The Shangri-La Dialogue continues to call itself "the key regional forum for discussing important defense and security concerns." [2] Will the JIDD or the Putrajaya Forum succeed to the point of challenging that claim? With that question in mind, observers will be comparing the recent JIDD in Jakarta with the upcoming Putrajaya Forum in Kuala Lumpur on April 17-19 and the subsequent Shangri-La Dialogue in Singapore on June 1-3. [3]

Whether the Shangri-La Dialogue's centrality will be dislodged or not will depend on many contingencies, including the willingness of China and other major players to bestow prestige on this or that venue by sending its top leaders to attend. Its Western provenance and management could prove to be a liability of the Shangri-La Dialogue as it tries to maintain its reputation in Southeast Asia.

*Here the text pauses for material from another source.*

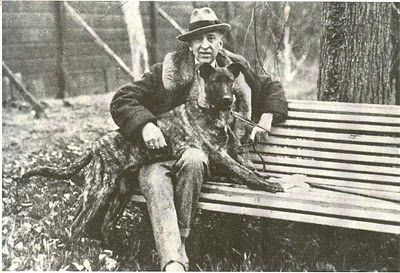 Louis Couperus en Brinio in de tuin van Van Leeuwen achter het Noordeinde in het voorjaar van 1923

Yet the Shangri-La formula has much to recommend it: High-ranking officials are allowed to say whatever they predictably wish to say. But they are also exposed to direct and lively interrogation from the floor by scholars and journalists who pose the probing questions that the officials in the audience are thinking of but do not dare to ask, and are secretly happy that someone else has.

The 2013 JIDD will focus on cyber security. It will be up to the younger generation of policy scholars from Indonesia and other countries, working with the Indonesian defense establishment, to make sure that the discussion goes beyond acknowledging a general need to cooperate in stemming crime and sabotage in cyberspace.

Rather they will need to propose and debate specific and creative answers to the question asked by Vladimir Lenin in a different context more than a century ago: What is to be done? If that happens, a real dialogue about defense will enable Indonesia's experiment to live up to the D's in its name.

Donald K Emmerson
Asia Times

Notes
1. For more on this subject, see the chapters in Anthony Reid, ed, Indonesia Rising: The Repositioning of Asia's Third Giant (Singapore: Institute of Southeast Asian Studies, 2012), including my own, "Is Indonesia Rising? It Depends," pp. 49-76.
2. See here.
3. Other Southeast Asian initiatives, narrower in scope, include the Network of ASEAN Defense and Security Institutes (NADI), reportedly scheduled to meet in the third week of April in Siem Reap, Cambodia.